I'm currently working on a textcat (multilabel) that can categorize bank-turnover purposes. So far I've labeled around ~4000 examples.

I find it hard to keep an overview of all my examples therefore I export them to JSONL and skim through them with jq.
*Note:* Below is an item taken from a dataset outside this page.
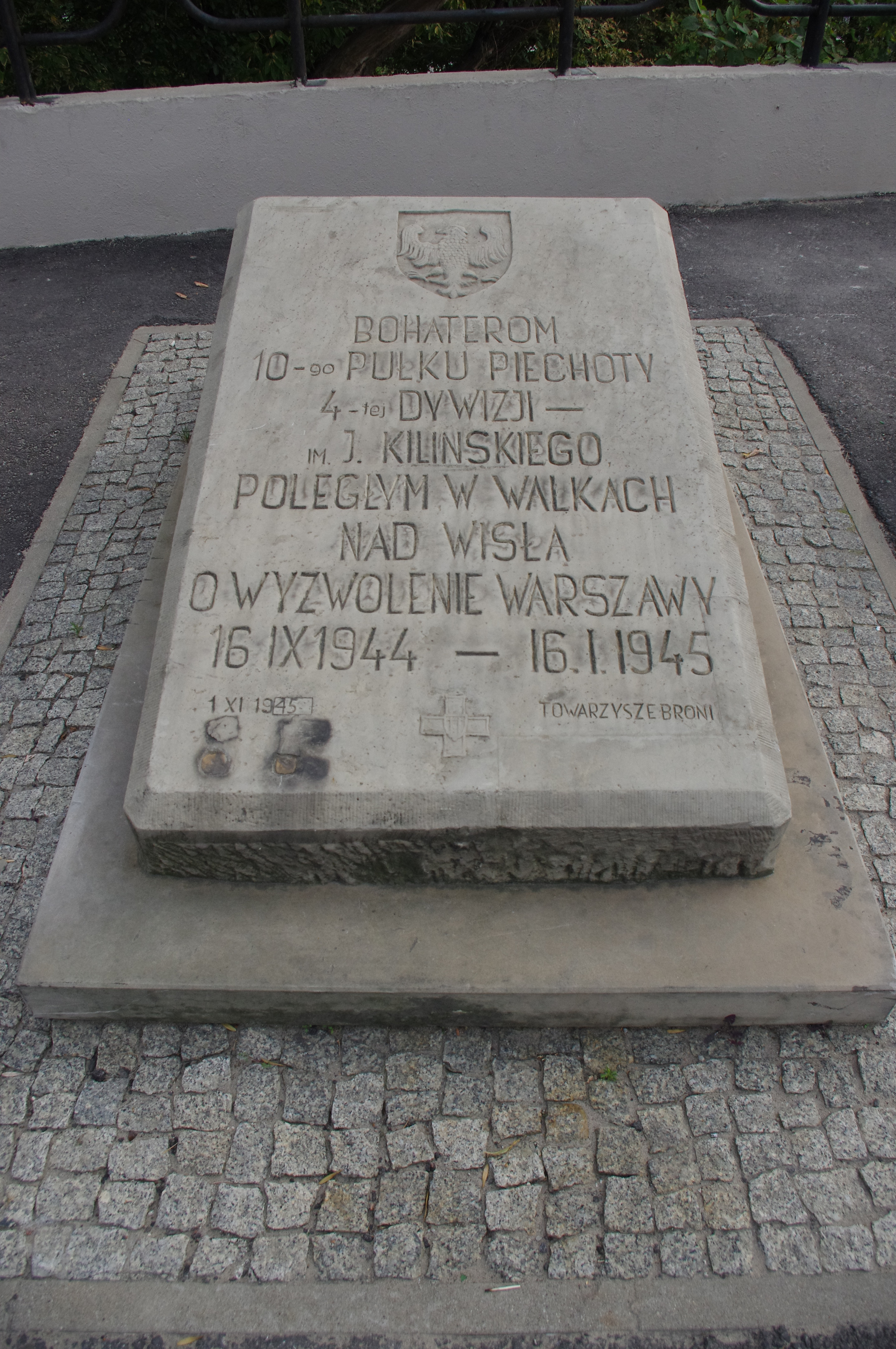 Kamień upamiętniający 4 Pomorską Dywizję Piechoty im. Jana Kilińskiego znajdujący się u wylotu Mostu Poniatowskiego w Warszawie (strona praska). Wykonany z ruin kościoła św . Aleksandra w Warszawie.
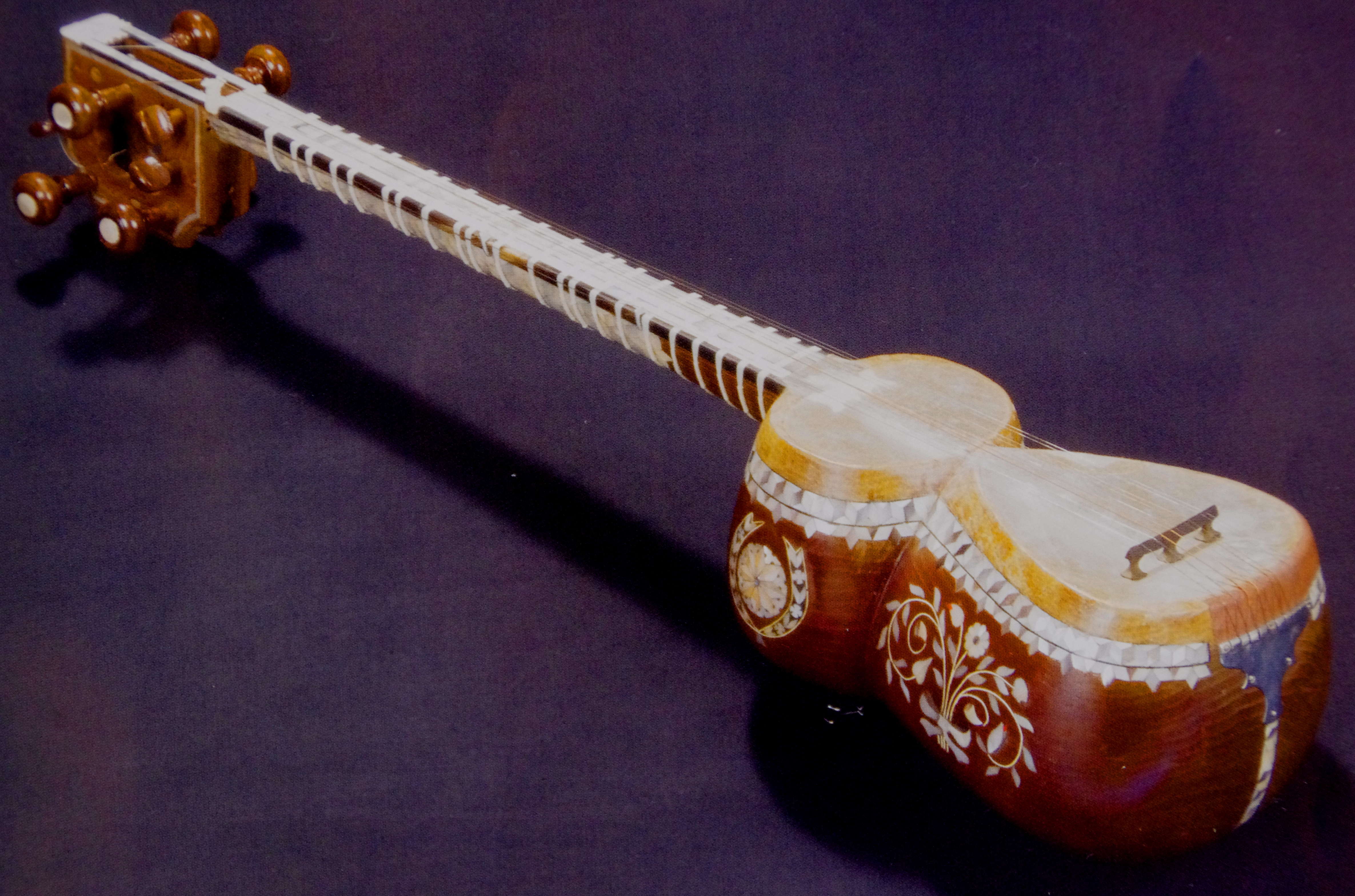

I noticed some strange entries in my data and now am worried that there is something wrong with my dataset:

When I run this:

prodigy db-out bank_turnovers_categorization > assets/bank_turnovers_categorization_annotated.jsonl
jq -n '[inputs | .accept] | add' assets/bank_turnovers_categorization_annotated.jsonl
[
  "Sonstige Kosten",
  "Kaltmiete, Nebenkostenvorauszahlung, Heizkostenvorauszahlung, Nebenkostenvorauszahlung, Kaltmiete, Heizkostenvorauszahlung, Nebenkostenvorauszahlung, Heizkostenvorauszahlung, Kaltmiete, Heizkostenvorauszahlung, Nebenkostenvorauszahlung, Kaltmiete, Heizkostenvorauszahlung, Nebenkostenvorauszahlung, Kaltmiete, Heizkostenvorauszahlung, Nebenkostenvorauszahlung, Kaltmiete",
  "Nebenkostenvorauszahlung, Kaltmiete, Heizkostenvorauszahlung",
  "Kaltmiete, Nebenkostenvorauszahlung, Heizkostenvorauszahlung",
  "Kaltmiete, Heizkostenvorauszahlung, Nebenkostenvorauszahlung",
...
]

You can see that I get several entries, where the .accept key have multiple values. But not as separate entries into the .accept-array, but rather as one single string where entries are separated by a comma.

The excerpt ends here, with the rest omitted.